Près d'un mois que les cours et tribunaux du Gabon travaillent au ralenti en raison des mouvements de grève lancés le 9 janvier dernier par les greffiers puis le 13 du même mois par les magistrats. Et voilà qu'éclate une controverse autour d'un élément essentiel du droit de grève : le service minimum
En effet, dans une communication datant du 6 février, le ministre de la Justice, garde des Sceaux, Paul-Marie Gondjout s'est plaint du non-respect du service minimum par les grévistes. Selon lui, " le service minimum n'est pas suivi à la lettre par les personnels concernés, conformément à la loi n° 18/92 du 18 mai 1993 fixant les conditions et le fonctionnement des organisations syndicales des agents de l'Etat.". Non sans pointer du doigt ceux qui enfreignent cette disposition : " C'est le cas du Syndicat national des greffiers (Synagref) et du Syndicat des greffiers du Gabon (SGG) qui refusent systématiquement de travailler selon le service minimum conçu par la tutelle et transmis aux chefs des juridictions chargés de veiller à l'application stricte des dispositions légales en matière de droit de grève ".
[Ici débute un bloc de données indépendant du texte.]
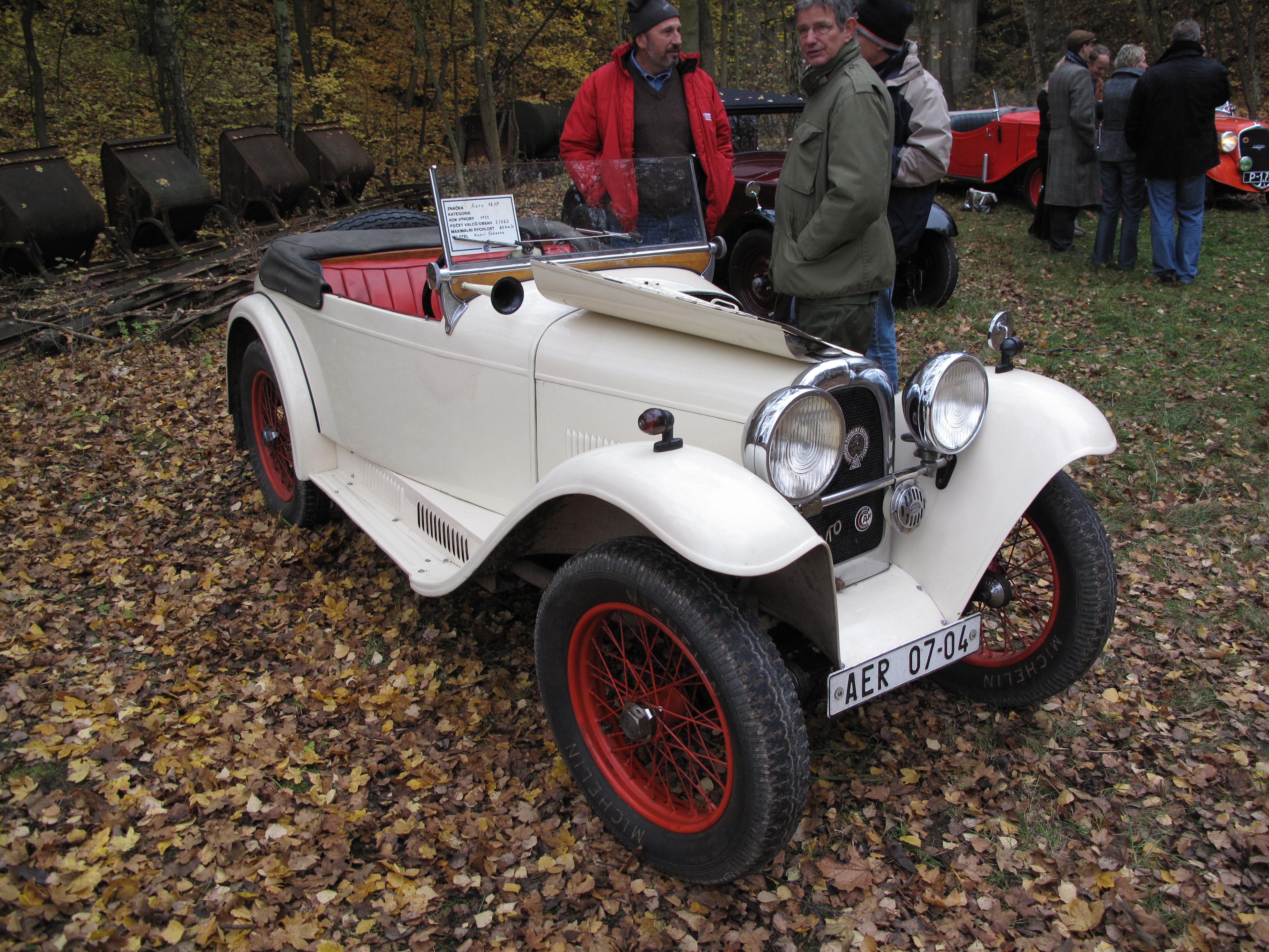 Solvayovy lomy
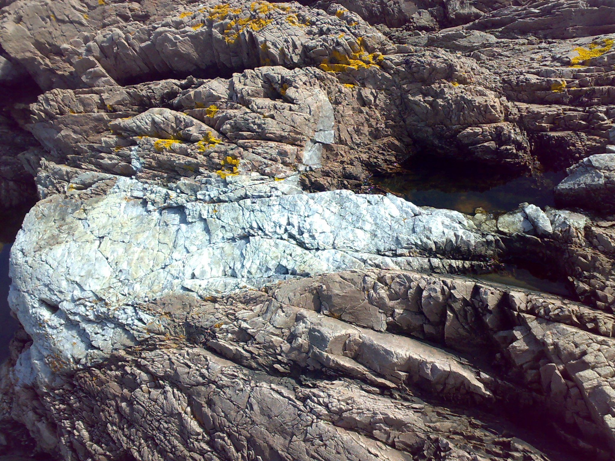 Kvarts i gneis og hornfels

Une accusation que réfutent dans leur ensemble les deux corporations du corps judiciaire en grève. Lesquelles y voient plutôt de la part de la tutelle une volonté sournoise de les diviser pour mieux régner. À cet effet, lors du point de presse tenu hier au tribunal de première instance de Libreville, le Synamag a rappelé, concernant les deux dispositions légales citées en référence par le garde des Sceaux au sujet du service minimum, à savoir la loi n° 1/2005 du 4 février 2005 et la loi n° 18/92 du 18 mai 1993 que "si le premier texte à vocation générale prévoit qu'en cas de grève le service minimum est organisé par la ligne hiérarchique, le second quant à lui, à vocation spéciale, prévoit qu'en cas de grève, le service minimum est organisé par le ou les organisations syndicales concernées".
Avant de poursuivre : "Or en vertu d'un principe général de droit applicable en toutes matières, lorsqu'une situation de fait est régie par deux cadres juridiques, l'un général et l'autre spécial, le cadre juridique spécial l'emporte sur le cadre général et s'applique à titre exclusif".
Un véritable cours de droit fait aux profanes pour indiquer que le service minimum observé depuis le début de leur mouvement est celui instauré par les syndicalistes, conformément aux dispositions légales susmentionnées.
C'est pourquoi, sachant que nul n'est censé ignorer la loi et encore moins le ministre de tutelle, les grévistes estiment que "cet argument juridico-administratif de la tutelle dont la fin inavouée est une démobilisation des grévistes sous couvert d'une menace voilée de suspension de solde ne peut prospérer dans un État de droit".
Aussi ont-ils non seulement appelé leurs collègues à rester mobilisés jusqu'au bout mais également lancé un appel au chef de l'État. "Nous vous demandons solennellement de respecter la parole donnée et de permettre à la justice gabonaise d'être indépendante et efficace", ont-ils martelé.
Pour nous rendre compte de visu de la situation, une équipe de L'Union s'est rendue hier au tribunal de Libreville.
Les couloirs étaient bondés de monde. Les bureaux d'établissement des extraits de casier judiciaire pris d assaut par de nombreuses personnes, pour la plupart des postulants aux différents concours à venir. Plus loin devant la porte 10, chargée des questions de succession, plusieurs personnes attendaient chacune son tour pour s'enquérir de leurs situations. Les agents étaient vraisemblablement à leurs postes conformément au dispositif du service minimum.